BEGIN

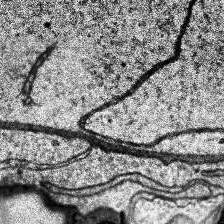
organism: Human
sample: Temporal Lobe
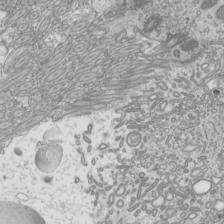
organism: Mouse
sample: Cilia; mouse epididymis
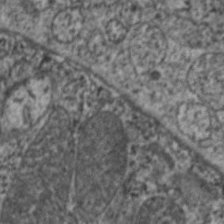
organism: C. elegans
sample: Pharynx
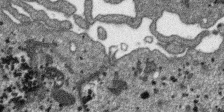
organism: Human
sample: Lung epithelial cells infected with SARS-CoV-2
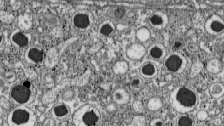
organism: C57BL Mouse
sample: Pancreatic islet
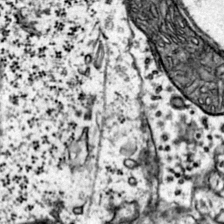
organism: Mouse
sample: Primary visual cortex
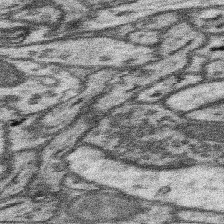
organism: Mouse
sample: Somatosensory cortex neuropil
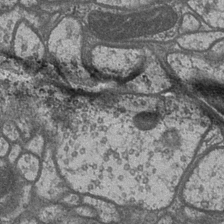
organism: Drosophila
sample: Optic medulla
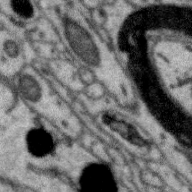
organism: Zebra finch
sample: Brain
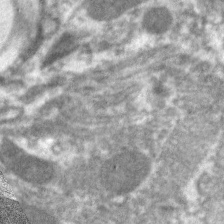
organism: C. elegans
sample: Pharynx
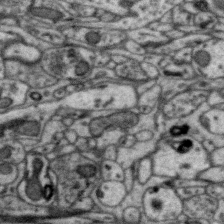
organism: Zebra finch
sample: Brain
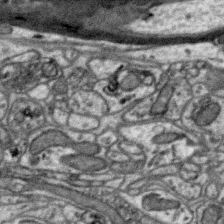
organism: Zebra finch
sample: Brain
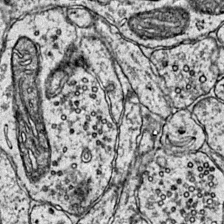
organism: Mouse
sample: Primary visual cortex
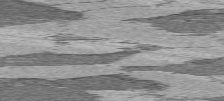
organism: C57BL Mouse
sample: Heart
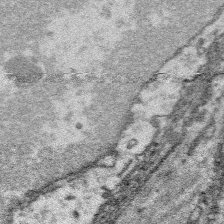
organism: Platynereis dumerilii
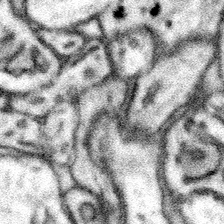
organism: Mouse
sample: Somatosensory cortex neuropil
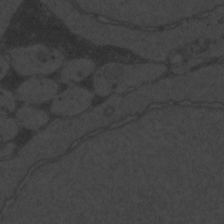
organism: Zebrafish
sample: Macrophage infected with Toxoplasma gondii
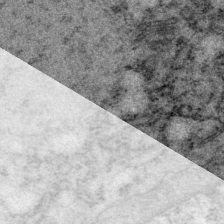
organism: P. pacificus
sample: Pharynx
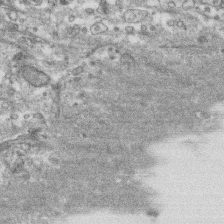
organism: Human
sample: CRL-1474
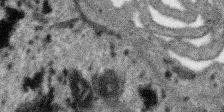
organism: Human
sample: Lung epithelial cells infected with SARS-CoV-2
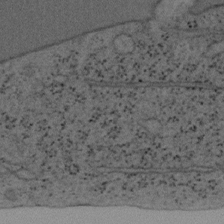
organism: Human
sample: HeLa cells
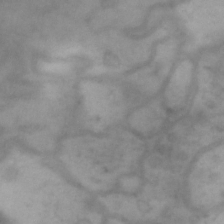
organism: Drosophila
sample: Brain
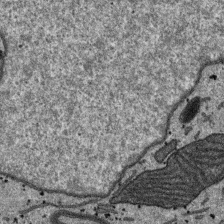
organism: Human
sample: Lung epithelial cells, uninfected (mock) control
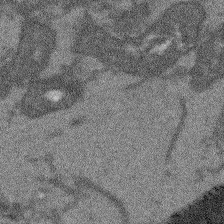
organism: Arabidopsis thaliana
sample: Root tip
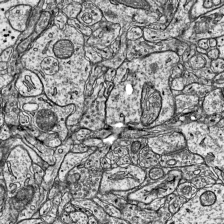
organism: Mouse
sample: Visual Cortex
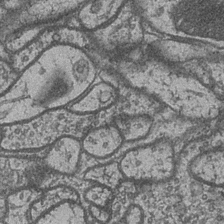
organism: Drosophila
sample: Optic medulla
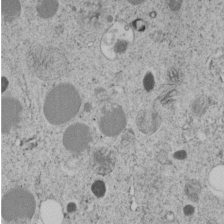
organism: C. elegans
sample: C. elegans embryo early stage
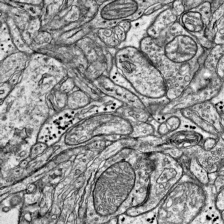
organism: Mouse
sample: Visual Cortex
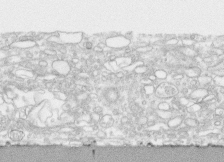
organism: Human
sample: CRL-1474
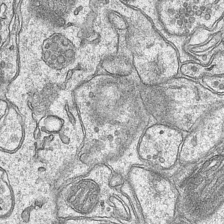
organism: Mouse
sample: CA1 Hippocampus
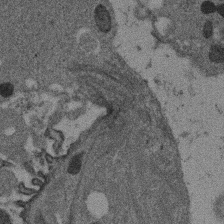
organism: Mouse
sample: Dividing mouse embryo 1 cell stage
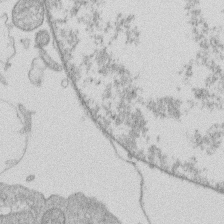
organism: Human
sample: Macrophage cells
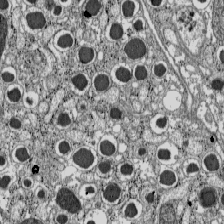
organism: C57BL Mouse
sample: Pancreatic islet
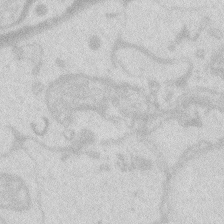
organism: Zebrafish
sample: Macrophage
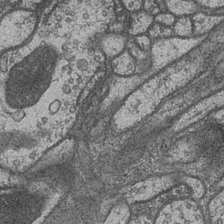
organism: Drosophila
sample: Optic medulla
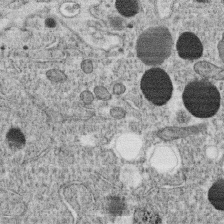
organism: C. elegans
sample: C. elegans oocyte; sperm cells
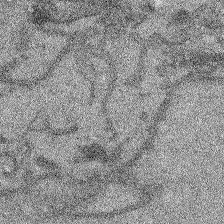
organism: Human
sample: HeLa cells
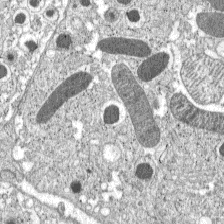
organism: C57BL Mouse
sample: Pancreatic islet
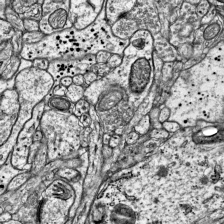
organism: Mouse
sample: Visual Cortex
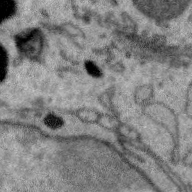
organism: Zebra finch
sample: Brain
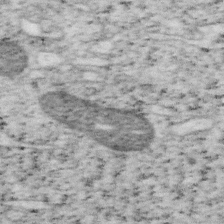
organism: Mouse
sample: OT-I killer T cells with ID8 ovarian cancer cells
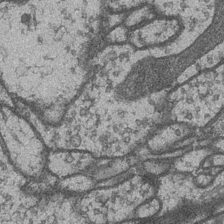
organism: Drosophila
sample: Optic medulla
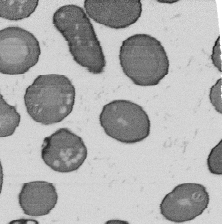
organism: B. subtilis
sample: Bacterial spore
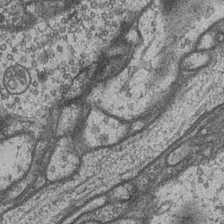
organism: Drosophila
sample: Optic medulla
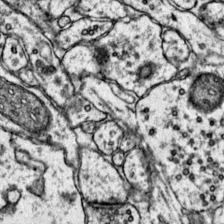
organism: Mouse
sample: Primary visual cortex
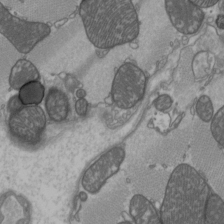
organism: C57BL Mouse
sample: Heart
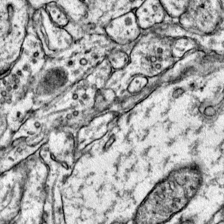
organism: Mouse
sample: Primary visual cortex
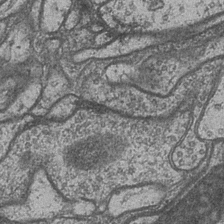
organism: Drosophila
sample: Optic medulla
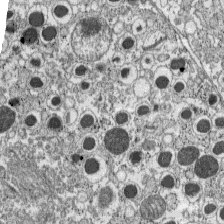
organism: C57BL Mouse
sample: Pancreatic islet
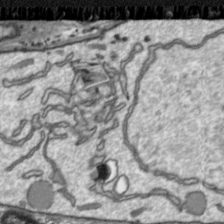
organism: Toxoplasma gondii
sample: Parasites in a vacuole inside a host cell
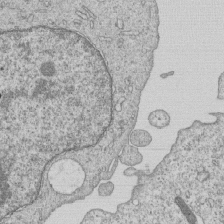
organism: Human
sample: MDA-MB-231 cells
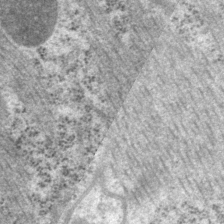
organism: P. pacificus
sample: Pharynx
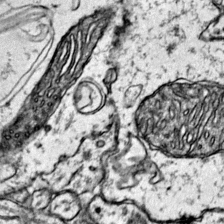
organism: Mouse
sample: Primary visual cortex
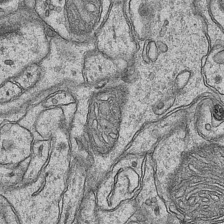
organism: Mouse
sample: CA1 Hippocampus
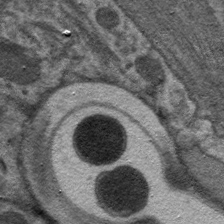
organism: C. elegans
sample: Pharynx
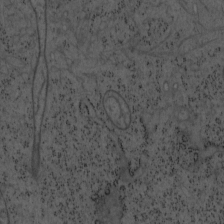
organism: Mouse
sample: OT-I killer T cells with ID8 ovarian cancer cells
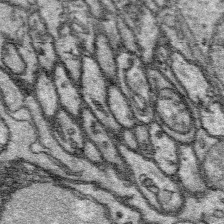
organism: Platynereis dumerilii
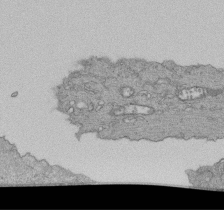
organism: Human
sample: Retinal organoid Rod and Cone cells
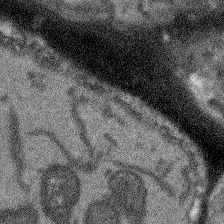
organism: Arabidopsis thaliana
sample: Root tip
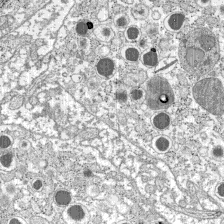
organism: C57BL Mouse
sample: Pancreatic islet
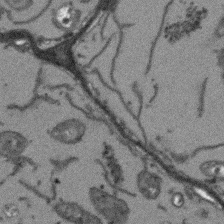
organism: Arabidopsis thaliana
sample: Root tip
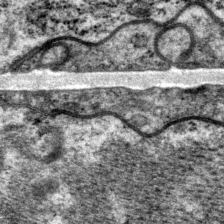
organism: P. pacificus
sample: Pharynx
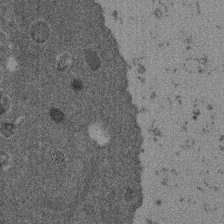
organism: Mouse
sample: Dividing mouse embryo 1 cell stage
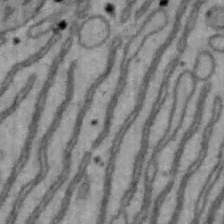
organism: Mouse
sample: Liver
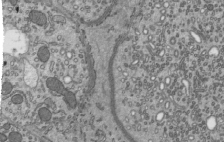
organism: Mouse
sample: Mouse epididymis efferent ductule cilia
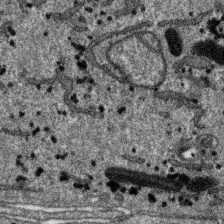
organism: Human
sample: Lung epithelial cells infected with SARS-CoV-2
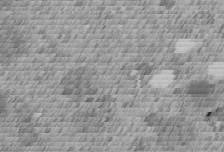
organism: C. elegans
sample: C. elegans embryo early stage
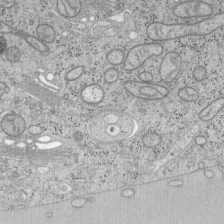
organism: Mouse
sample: OT-I killer T cells with ID8 ovarian cancer cells
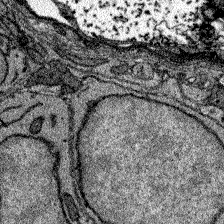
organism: Zebrafish
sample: Larval olfactory bulb
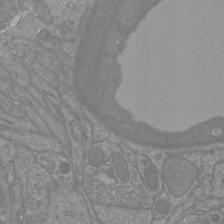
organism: Mouse
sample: Cortical neurons
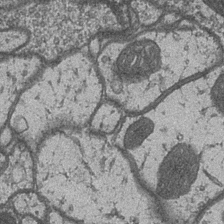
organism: Drosophila
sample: Optic medulla
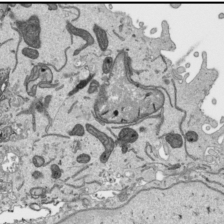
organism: Human
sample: Mitochondria in HCT116 cells
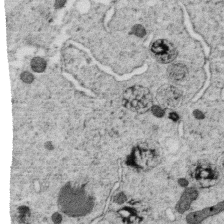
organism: C. elegans
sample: C. elegans oocyte; sperm cells
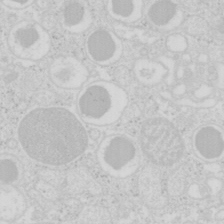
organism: Mouse
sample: Pancreas
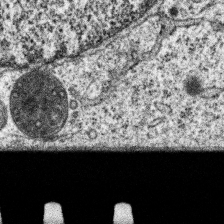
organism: Human
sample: HeLa cells
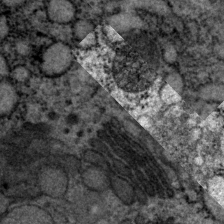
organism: P. pacificus
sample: Pharynx
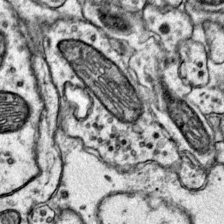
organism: Mouse
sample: Primary visual cortex
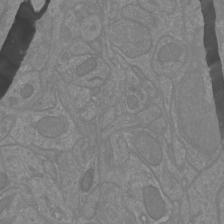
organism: Mouse
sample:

END

**Aim of the task**: Each entry is to be returned as it stands, and each picture is to be left out.

**Written reply**:
organism: Human
sample: Temporal Lobe
organism: Mouse
sample: Cilia; mouse epididymis
organism: C. elegans
sample: Pharynx
organism: Human
sample: Lung epithelial cells infected with SARS-CoV-2
organism: C57BL Mouse
sample: Pancreatic islet
organism: Mouse
sample: Primary visual cortex
organism: Mouse
sample: Somatosensory cortex neuropil
organism: Drosophila
sample: Optic medulla
organism: Zebra finch
sample: Brain
organism: C. elegans
sample: Pharynx
organism: Zebra finch
sample: Brain
organism: Zebra finch
sample: Brain
organism: Mouse
sample: Primary visual cortex
organism: C57BL Mouse
sample: Heart
organism: Platynereis dumerilii
organism: Mouse
sample: Somatosensory cortex neuropil
organism: Zebrafish
sample: Macrophage infected with Toxoplasma gondii
organism: P. pacificus
sample: Pharynx
organism: Human
sample: CRL-1474
organism: Human
sample: Lung epithelial cells infected with SARS-CoV-2
organism: Human
sample: HeLa cells
organism: Drosophila
sample: Brain
organism: Human
sample: Lung epithelial cells, uninfected (mock) control
organism: Arabidopsis thaliana
sample: Root tip
organism: Mouse
sample: Visual Cortex
organism: Drosophila
sample: Optic medulla
organism: C. elegans
sample: C. elegans embryo early stage
organism: Mouse
sample: Visual Cortex
organism: Human
sample: CRL-1474
organism: Mouse
sample: CA1 Hippocampus
organism: Mouse
sample: Dividing mouse embryo 1 cell stage
organism: Human
sample: Macrophage cells
organism: C57BL Mouse
sample: Pancreatic islet
organism: Zebrafish
sample: Macrophage
organism: Drosophila
sample: Optic medulla
organism: C. elegans
sample: C. elegans oocyte; sperm cells
organism: Human
sample: HeLa cells
organism: C57BL Mouse
sample: Pancreatic islet
organism: Mouse
sample: Visual Cortex
organism: Zebra finch
sample: Brain
organism: Mouse
sample: OT-I killer T cells with ID8 ovarian cancer cells
organism: Drosophila
sample: Optic medulla
organism: B. subtilis
sample: Bacterial spore
organism: Drosophila
sample: Optic medulla
organism: Mouse
sample: Primary visual cortex
organism: C57BL Mouse
sample: Heart
organism: Mouse
sample: Primary visual cortex
organism: Drosophila
sample: Optic medulla
organism: C57BL Mouse
sample: Pancreatic islet
organism: Toxoplasma gondii
sample: Parasites in a vacuole inside a host cell
organism: Human
sample: MDA-MB-231 cells
organism: P. pacificus
sample: Pharynx
organism: Mouse
sample: Primary visual cortex
organism: Mouse
sample: CA1 Hippocampus
organism: C. elegans
sample: Pharynx
organism: Mouse
sample: OT-I killer T cells with ID8 ovarian cancer cells
organism: Platynereis dumerilii
organism: Human
sample: Retinal organoid Rod and Cone cells
organism: Arabidopsis thaliana
sample: Root tip
organism: C57BL Mouse
sample: Pancreatic islet
organism: Arabidopsis thaliana
sample: Root tip
organism: P. pacificus
sample: Pharynx
organism: Mouse
sample: Dividing mouse embryo 1 cell stage
organism: Mouse
sample: Liver
organism: Mouse
sample: Mouse epididymis efferent ductule cilia
organism: Human
sample: Lung epithelial cells infected with SARS-CoV-2
organism: C. elegans
sample: C. elegans embryo early stage
organism: Mouse
sample: OT-I killer T cells with ID8 ovarian cancer cells
organism: Zebrafish
sample: Larval olfactory bulb
organism: Mouse
sample: Cortical neurons
organism: Drosophila
sample: Optic medulla
organism: Human
sample: Mitochondria in HCT116 cells
organism: C. elegans
sample: C. elegans oocyte; sperm cells
organism: Mouse
sample: Pancreas
organism: Human
sample: HeLa cells
organism: P. pacificus
sample: Pharynx
organism: Mouse
sample: Primary visual cortex
organism: Mouse
sample:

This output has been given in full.